In [4]:
import pandas as pd
import seaborn as sns
import matplotlib.pyplot as plt
import numpy as np
%matplotlib inline

## Load the data and sample a part to have as 'train' data

In [6]:
airports_full = pd.read_csv("../../1990.csv")
airports_full = airports_full.drop(["ArrTime", "ActualElapsedTime", "AirTime", "TaxiIn", "Diverted", "CarrierDelay",
                         "WeatherDelay", "NASDelay", "SecurityDelay", "LateAircraftDelay"], axis=1)
airports = airports_full.sample(frac=0.9, replace=False, random_state=42)

In [None]:
airports.count()

In [None]:
for col in airports.columns:
    print(col, len(airports[col].unique())) 

In [None]:
airports[airports['Cancelled'] == 1]

In [None]:
print((airports[airports['Cancelled'] == 1].count()/airports['ArrDelay'].isnull().sum())['Year'], """% of nulls in 
      arrdelay is because of cancellation.""")


In [None]:
# What to do with next instances?
airports[(airports['Cancelled'] == 0) & (airports['ArrDelay'].isnull())]

In [None]:
# Flightnums are used by different carriers to identify their trips. 
airports_full[airports_full['FlightNum'] == 1423].sort_values(by='Month', inplace=False)

## Select factors based on correlations

In [None]:
corr_matrix = airports.corr()

In [None]:
corr_matrix['ArrDelay'].sort_values()

In [None]:
# Check the scatterplot
sns.scatterplot(data=airports, x= 'DepDelay', y = 'ArrDelay')
plt.show()

In [None]:
sns.scatterplot(data=airports, x= 'Distance', y = 'ArrDelay')
plt.show()

In [None]:
airports['ResDelay'] = airports['ArrDelay'] - airports['DepDelay']
sns.scatterplot(data=airports, x= 'Distance', y = 'ResDelay')
plt.show()

## Variables based on categories
For example day of week can be seen as category. Weekends can be more busy. As is shown in data as well by second plot with mean of delay per day.
The errors in the plots are the standard error of the mean, defined as:
$$ \sigma_{\bar{x}} = \frac{\sigma}{\sqrt{n}}$$
In each of the categories there seems to be a difference. 
I have created a new variable called "ResDelay", this is a residual delay after subtracting the departure delay from the arrival delay.
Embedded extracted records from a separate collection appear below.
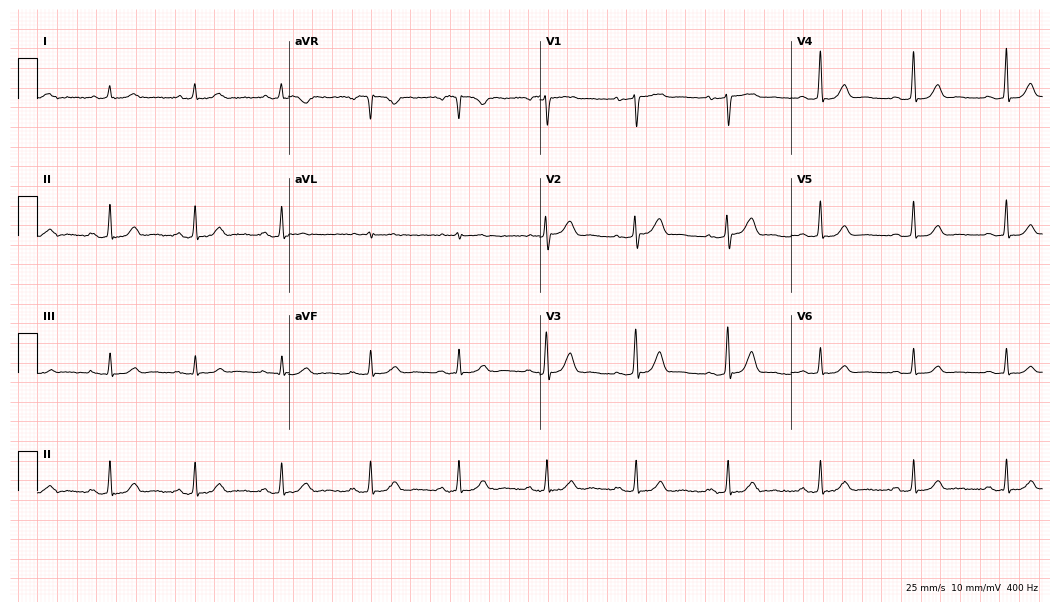
Resting 12-lead electrocardiogram. Patient: a woman, 39 years old. Read as a normal ECG.
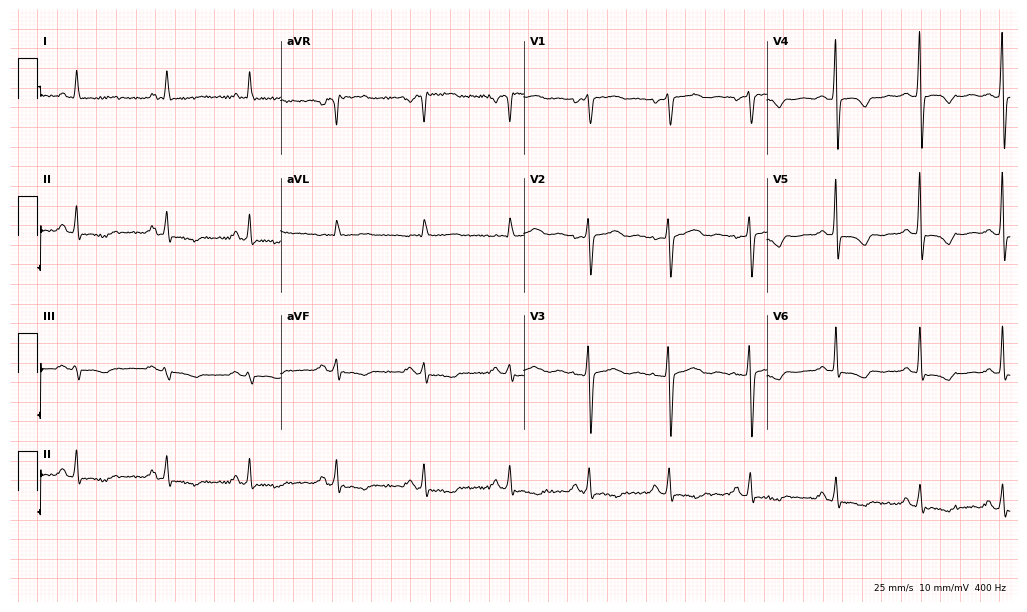
Standard 12-lead ECG recorded from a female, 41 years old (9.9-second recording at 400 Hz). None of these six findings is recorded: first-degree AV block, right bundle branch block (RBBB), left bundle branch block (LBBB), sinus bradycardia, atrial fibrillation (AF), sinus tachycardia. Only these six findings were labelled.
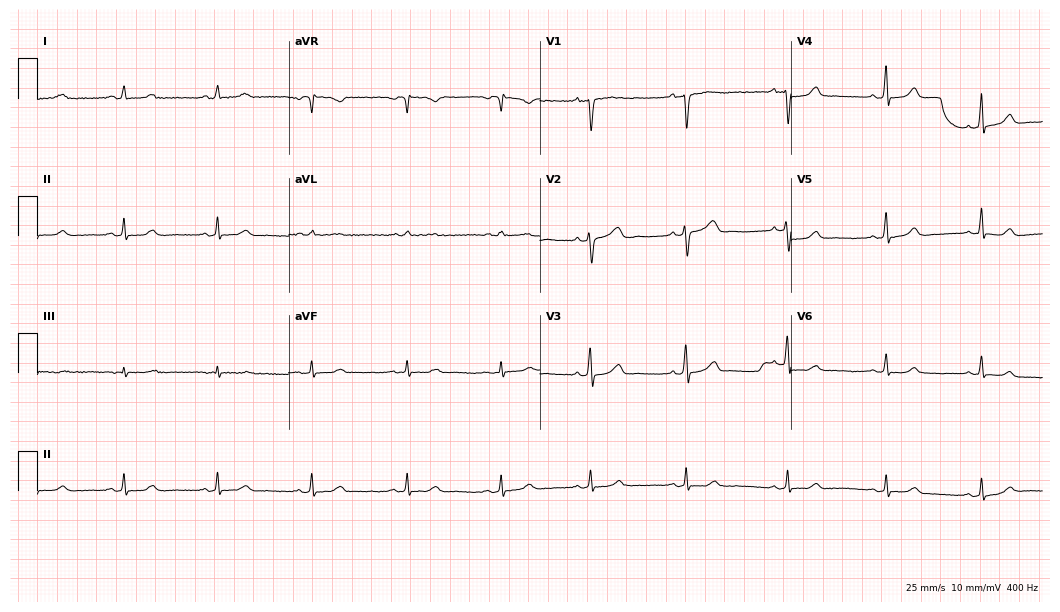
Resting 12-lead electrocardiogram (10.2-second recording at 400 Hz). Patient: a woman, 32 years old. None of these six findings is recorded: first-degree AV block, right bundle branch block, left bundle branch block, sinus bradycardia, atrial fibrillation, sinus tachycardia.

It could for example be that one company always departs before planned time and therefore has low arrival delays. Plots are made for different variables.

In [None]:
def plot_with_error_bars(x, y, data=airports):
    """Function that plots data with the mean of y grouped by the values of x"""
    
    grouped_month = data.groupby(x).agg([np.mean, np.std, 'count'])[y]
    # Standard error of mean is defined as std / sqrt(n) 
    grouped_month['error'] = grouped_month['std'] / np.sqrt(grouped_month['count'])
    
    if type(x) == str: 
        title = y + " by " + x
    else:
        title = y + " by " + " and ".join(x)
    grouped_month.plot(kind = "bar", y = "mean", legend = False,  
              yerr = "error", title = title)
    plt.show()

In [None]:
sns.boxplot(data=airports, x= 'DayOfWeek', y = 'ArrDelay')
plt.show()
plot_with_error_bars(x='DayOfWeek', y='ArrDelay')
plot_with_error_bars(x='DayOfWeek', y='ResDelay')

In [None]:
plot_with_error_bars(x='Month', y='ArrDelay')
plot_with_error_bars(x='Month', y='ResDelay')

In [None]:
plot_with_error_bars(x='UniqueCarrier', y='ArrDelay')
plot_with_error_bars(x='UniqueCarrier', y='ResDelay')

In [None]:
plot_with_error_bars(x='DayofMonth', y="ArrDelay")
plot_with_error_bars(x='DayofMonth', y="ResDelay")


In [None]:
airports['DepHour'] = airports["CRSDepTime"]//100

plot_with_error_bars(x='DepHour', y="ArrDelay")
plot_with_error_bars(x='DepHour', y="ResDelay")


In [None]:
airports['ArrHour'] = airports["CRSArrTime"]//100

plot_with_error_bars(x='ArrHour', y="ArrDelay")
plot_with_error_bars(x='ArrHour', y="ResDelay")


Below are some plots that are not very clear, but there seem to be some difference between origin and destinations. 

In [None]:
plot_with_error_bars(x='Origin', y="ArrDelay")
plot_with_error_bars(x='Origin', y="ResDelay")

In [None]:
plot_with_error_bars(x='Dest', y="ArrDelay")
plot_with_error_bars(x='Dest', y="ResDelay")

In [None]:
plot_with_error_bars(x=['UniqueCarrier', 'DayOfWeek'] , y='ArrDelay')
plot_with_error_bars(x=['UniqueCarrier', 'DayOfWeek'], y='ResDelay')

In [None]:
sns.scatterplot(data=airports_df, x= 'TaxiOut', y = 'ArrDelay')
plt.show()

In [None]:
airports_df['ResDelay'] = airports_df['ArrDelay'] - airports_df['DepDelay']
sns.scatterplot(data=airports_df, x= 'TaxiOut', y = 'ResDelay')
plt.show()